Let’s just list them all out at once: 1. Big Joe is conspiring with Odval, 2. Zog is being taken to an insane asylum, 3. The mop girl is actually a wizard, 4. The secret home of the elves is underneath Dreamland, 5. Big Joe has the last page of the tome of kings that was missing from Derek’s copy, 6. Dagmar is trying to forcibly marry Bean off to the devil (or somebody sinister), 7. “The curse” on Dreamland’s rulers comes from a battle waged long ago between Bean’s ancestors and some other group (presumably the elves?). 8. The head of Steamland is spying on Dreamland (and presumably other locales) through their crowns, 9. Luci died and went to Heaven.
And that’s just the big stuff! I’m sure there’s other minor details here and there I’m forgetting that are nevertheless plot relevant. This season finale nearly crumbles under its own weight with all of that. Some of these developments are intriguing, and parceled out in a more judicious manner, they could be really cool. But they’re just spit-wadded at the audience one after the other to where they not only start to lose their impact quickly, but they crowd out the other things the episode is trying to accomplish.
Those seem to hinge on 1. Bean trying to be a different sort of ruler once she’s crowned and 2. Elfo worrying about the state of his friendship with her now that she’s the ruling monarch. The former is compelling enough, albeit a little stock. I like Bean trying to be a woman of the people and eschewing royal custom in favor of what feels natural to her and what she thinks really matters. Her willingness to forgo kegs of beer to repel the ogre threat is a silly but effective moment of growth for her.

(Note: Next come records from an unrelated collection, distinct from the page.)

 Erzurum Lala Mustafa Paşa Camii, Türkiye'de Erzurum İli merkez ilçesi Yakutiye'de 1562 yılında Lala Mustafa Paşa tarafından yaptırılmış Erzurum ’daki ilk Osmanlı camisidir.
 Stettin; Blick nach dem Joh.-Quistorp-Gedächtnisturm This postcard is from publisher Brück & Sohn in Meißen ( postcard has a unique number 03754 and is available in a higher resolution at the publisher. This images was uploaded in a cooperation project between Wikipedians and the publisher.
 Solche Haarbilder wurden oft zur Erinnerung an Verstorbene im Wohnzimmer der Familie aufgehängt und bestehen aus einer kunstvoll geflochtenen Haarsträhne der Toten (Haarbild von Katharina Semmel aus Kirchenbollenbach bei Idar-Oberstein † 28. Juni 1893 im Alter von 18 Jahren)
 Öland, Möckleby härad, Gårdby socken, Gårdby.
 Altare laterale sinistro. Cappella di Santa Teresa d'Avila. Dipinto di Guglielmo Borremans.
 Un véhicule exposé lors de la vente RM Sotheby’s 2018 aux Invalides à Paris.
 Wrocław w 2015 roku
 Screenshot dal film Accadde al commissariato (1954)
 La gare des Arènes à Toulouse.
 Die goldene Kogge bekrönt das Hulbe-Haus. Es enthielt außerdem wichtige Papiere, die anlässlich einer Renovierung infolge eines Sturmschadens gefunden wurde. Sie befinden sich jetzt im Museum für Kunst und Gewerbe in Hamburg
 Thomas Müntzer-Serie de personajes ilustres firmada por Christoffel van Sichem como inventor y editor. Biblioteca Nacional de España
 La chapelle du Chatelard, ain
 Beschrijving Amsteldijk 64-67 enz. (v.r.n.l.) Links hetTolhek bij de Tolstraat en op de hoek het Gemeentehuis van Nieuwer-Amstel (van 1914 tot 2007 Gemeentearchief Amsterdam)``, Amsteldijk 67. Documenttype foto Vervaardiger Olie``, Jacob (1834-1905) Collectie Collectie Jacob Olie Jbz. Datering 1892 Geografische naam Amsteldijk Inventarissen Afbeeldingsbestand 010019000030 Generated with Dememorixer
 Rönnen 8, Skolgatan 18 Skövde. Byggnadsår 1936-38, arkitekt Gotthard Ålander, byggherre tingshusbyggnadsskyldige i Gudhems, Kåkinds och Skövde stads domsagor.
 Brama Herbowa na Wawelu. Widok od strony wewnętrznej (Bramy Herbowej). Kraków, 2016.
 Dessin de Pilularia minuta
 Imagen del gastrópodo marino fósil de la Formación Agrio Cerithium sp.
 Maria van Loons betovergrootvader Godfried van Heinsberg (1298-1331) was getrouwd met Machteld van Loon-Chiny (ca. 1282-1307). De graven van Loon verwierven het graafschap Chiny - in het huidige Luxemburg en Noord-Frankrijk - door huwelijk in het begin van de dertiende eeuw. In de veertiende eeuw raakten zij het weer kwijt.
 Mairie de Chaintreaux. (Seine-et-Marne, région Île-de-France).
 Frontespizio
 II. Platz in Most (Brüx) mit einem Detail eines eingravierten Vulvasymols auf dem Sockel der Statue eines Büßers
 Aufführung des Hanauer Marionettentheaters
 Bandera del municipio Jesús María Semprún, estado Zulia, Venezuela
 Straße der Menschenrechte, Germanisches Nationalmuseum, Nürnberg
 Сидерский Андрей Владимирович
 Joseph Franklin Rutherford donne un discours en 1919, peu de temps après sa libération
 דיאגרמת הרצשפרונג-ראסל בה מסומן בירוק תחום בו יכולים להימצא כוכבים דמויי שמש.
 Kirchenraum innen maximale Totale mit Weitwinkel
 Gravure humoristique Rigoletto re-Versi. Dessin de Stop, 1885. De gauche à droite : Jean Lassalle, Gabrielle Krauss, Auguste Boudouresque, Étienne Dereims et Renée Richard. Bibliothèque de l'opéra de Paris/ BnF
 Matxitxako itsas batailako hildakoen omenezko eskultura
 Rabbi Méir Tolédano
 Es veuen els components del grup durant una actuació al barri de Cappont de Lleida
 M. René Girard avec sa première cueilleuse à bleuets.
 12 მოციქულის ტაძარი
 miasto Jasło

I also like Elfo fretting about his standing with Bean after her ascension, only for her to stand by him as her best friend even when the ogres declare that they’ll leave if only she gives him up. It gives Elfo a nice chance to make the sacrifice play once their friendship is reaffirmed, and again, shows some character growth for Bean in her loyalty to her pals, even if it seems like they’ve mostly been jerks to one another up to this point.
I like those beats and the impulse to build the episode around them, but it’s also an episode built around twists and reveals that have little, if anything, to do with those stories in the immediate term, which makes this feel like a grab bag of an episode rather than something that puts a period, or even a semicolon, on the show’s third season.
The upside is that they were some good gags here. I like the return of Herman, the naysaying, Comic Book Guy-esque questioner of the rules who always seems to take a flaming arrow to the torso. The headfake and stacking joke there was nice. I also had a laugh at Alva spying on Dreamland through Bean’s headgear and remarking “Ah, The Crown, my favorite show.” Plus the return of “Shocko” the elf was a laugh. But those gags don’t solve the other problems at play in the finale.
Disenchantment’s biggest influence is plainly Game of Thrones, and there too, the show often found itself piling on so many new mysteries and hints and potential avenues for shocking new twists that they started to lose all meaning. There were plenty of twists on Futurama, the predecessor to Disenchantment as well, but they happened once or twice a season, not nine times in the same episode.
I enjoy a lot of the worldbuilding in the series and there’s some character growth in places that I appreciate, but it’s starting to feel like too much and too jumbled an approach to really work. My understanding is that the show is produced twenty-episodes at a time, so maybe, the first episode of season 4 will tie off some of these threads and make the whole thing feel a little more complete. But given how season 3 went, I’m not counting on it.